Data items:
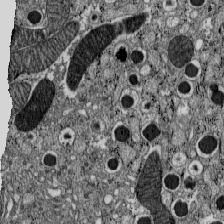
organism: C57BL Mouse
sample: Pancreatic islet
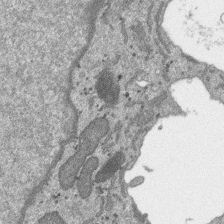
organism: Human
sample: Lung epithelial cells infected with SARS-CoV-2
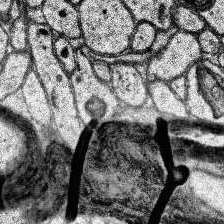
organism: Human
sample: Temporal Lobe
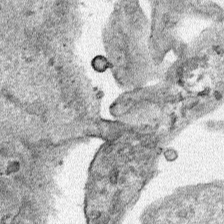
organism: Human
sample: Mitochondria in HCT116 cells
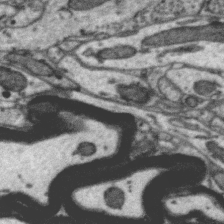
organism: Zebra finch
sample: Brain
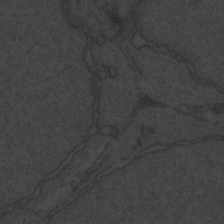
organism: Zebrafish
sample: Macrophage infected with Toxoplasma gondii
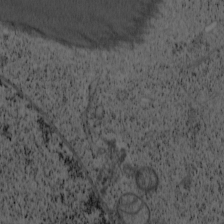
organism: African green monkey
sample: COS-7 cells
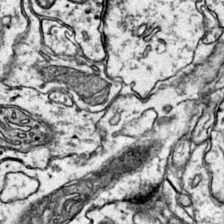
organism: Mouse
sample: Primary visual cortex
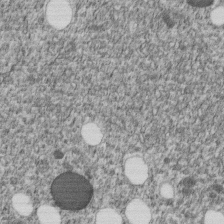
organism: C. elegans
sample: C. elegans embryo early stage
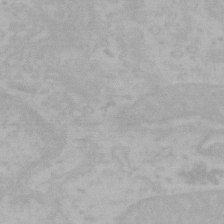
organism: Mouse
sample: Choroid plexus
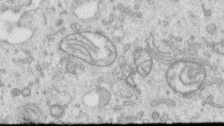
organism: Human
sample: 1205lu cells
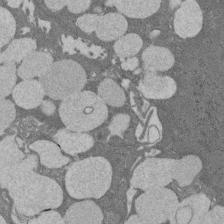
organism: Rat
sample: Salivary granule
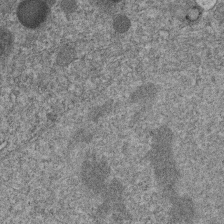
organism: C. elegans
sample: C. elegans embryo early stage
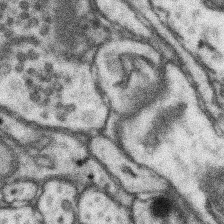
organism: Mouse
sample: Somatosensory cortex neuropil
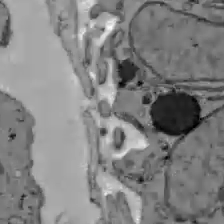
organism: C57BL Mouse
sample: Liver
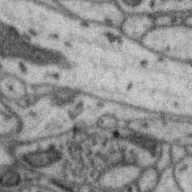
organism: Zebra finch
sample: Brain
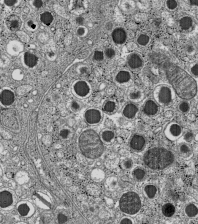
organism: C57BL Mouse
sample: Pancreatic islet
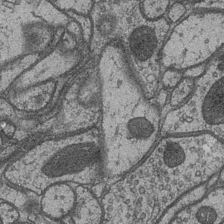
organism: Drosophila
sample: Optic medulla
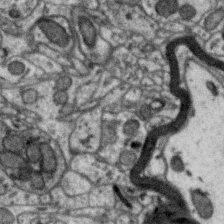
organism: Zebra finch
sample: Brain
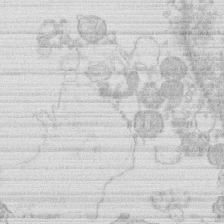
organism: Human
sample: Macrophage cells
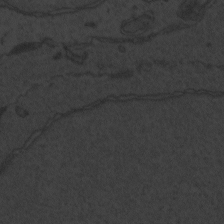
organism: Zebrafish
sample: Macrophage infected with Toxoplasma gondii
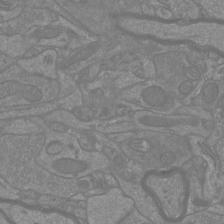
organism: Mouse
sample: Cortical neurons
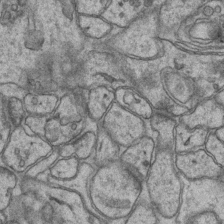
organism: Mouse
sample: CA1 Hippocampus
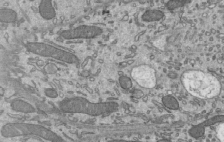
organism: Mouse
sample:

- Try it: Your task is to retype, exactly and only, the lines from the line holding "sample: Salivary granule" through the final line of the data above, with both ends kept. Drop the pictures.

- Output for this exercise:
sample: Salivary granule
organism: C. elegans
sample: C. elegans embryo early stage
organism: Mouse
sample: Somatosensory cortex neuropil
organism: C57BL Mouse
sample: Liver
organism: Zebra finch
sample: Brain
organism: C57BL Mouse
sample: Pancreatic islet
organism: Drosophila
sample: Optic medulla
organism: Zebra finch
sample: Brain
organism: Human
sample: Macrophage cells
organism: Zebrafish
sample: Macrophage infected with Toxoplasma gondii
organism: Mouse
sample: Cortical neurons
organism: Mouse
sample: CA1 Hippocampus
organism: Mouse
sample:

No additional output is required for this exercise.